● **TASK ITEM**: Your copy of the entries below should hold exactly the lines from the one containing "sample: Bacterial nucleoid" to the one containing "sample: ED-1 cell nuclei; centrioles", inclusive, and no pictures.

● **DATA FOR THIS TASK**:
▬▬▬▬▬▬▬▬▬▬
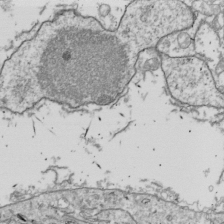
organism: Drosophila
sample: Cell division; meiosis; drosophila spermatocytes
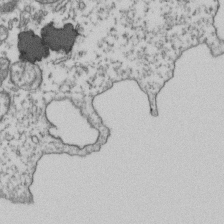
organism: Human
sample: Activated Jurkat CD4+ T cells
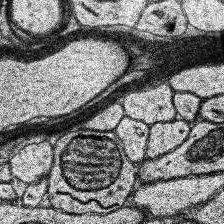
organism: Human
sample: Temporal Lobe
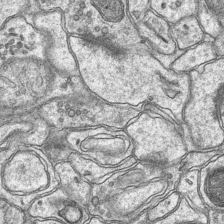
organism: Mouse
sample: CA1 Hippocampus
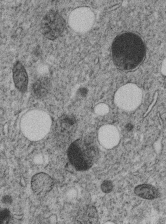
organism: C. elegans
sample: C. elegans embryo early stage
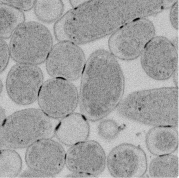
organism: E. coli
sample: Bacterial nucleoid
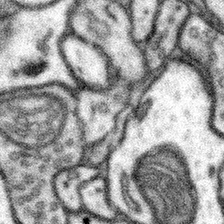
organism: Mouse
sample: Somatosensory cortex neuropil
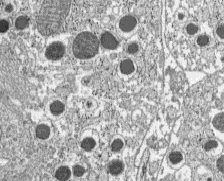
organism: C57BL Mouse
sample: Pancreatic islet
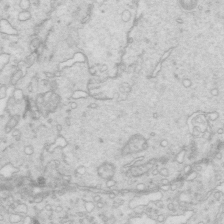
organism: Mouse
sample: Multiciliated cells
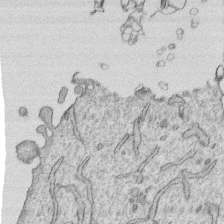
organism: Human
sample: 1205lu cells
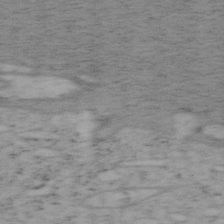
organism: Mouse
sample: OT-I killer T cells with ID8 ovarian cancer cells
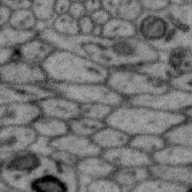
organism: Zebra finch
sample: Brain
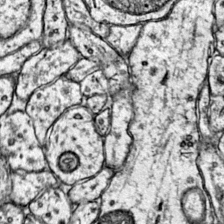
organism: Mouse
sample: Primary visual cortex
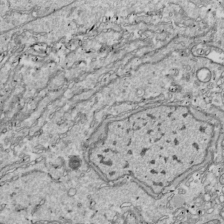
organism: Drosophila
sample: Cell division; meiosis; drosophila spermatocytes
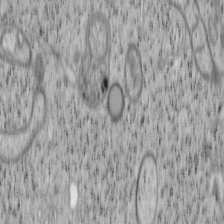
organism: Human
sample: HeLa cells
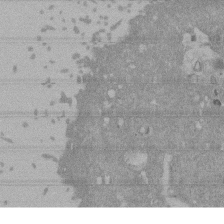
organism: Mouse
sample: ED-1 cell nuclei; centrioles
▬▬▬▬▬▬▬▬▬▬
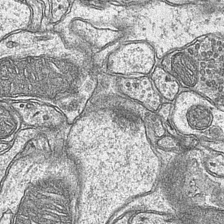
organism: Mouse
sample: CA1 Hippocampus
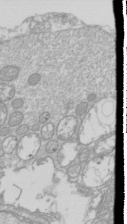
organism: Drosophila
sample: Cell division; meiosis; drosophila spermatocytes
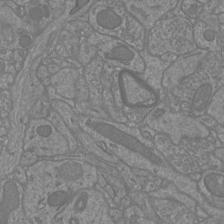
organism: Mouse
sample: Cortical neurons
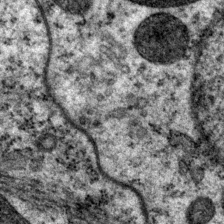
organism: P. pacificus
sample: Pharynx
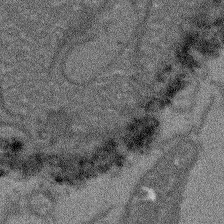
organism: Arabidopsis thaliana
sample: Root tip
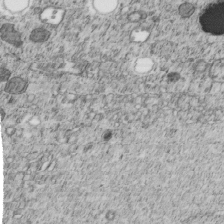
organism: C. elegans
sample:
▬▬▬▬▬▬▬▬▬▬
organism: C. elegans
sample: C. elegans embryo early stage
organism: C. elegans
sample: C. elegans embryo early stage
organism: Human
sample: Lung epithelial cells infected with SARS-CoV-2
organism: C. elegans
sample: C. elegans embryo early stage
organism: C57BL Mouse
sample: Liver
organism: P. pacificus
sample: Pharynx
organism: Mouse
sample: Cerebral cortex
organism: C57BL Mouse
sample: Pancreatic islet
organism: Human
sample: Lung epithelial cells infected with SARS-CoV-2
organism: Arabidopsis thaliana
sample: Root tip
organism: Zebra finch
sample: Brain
▬▬▬▬▬▬▬▬▬▬
● **RESPONSE AREA**:
sample: Bacterial nucleoid
organism: Mouse
sample: Somatosensory cortex neuropil
organism: C57BL Mouse
sample: Pancreatic islet
organism: Mouse
sample: Multiciliated cells
organism: Human
sample: 1205lu cells
organism: Mouse
sample: OT-I killer T cells with ID8 ovarian cancer cells
organism: Zebra finch
sample: Brain
organism: Mouse
sample: Primary visual cortex
organism: Drosophila
sample: Cell division; meiosis; drosophila spermatocytes
organism: Human
sample: HeLa cells
organism: Mouse
sample: ED-1 cell nuclei; centrioles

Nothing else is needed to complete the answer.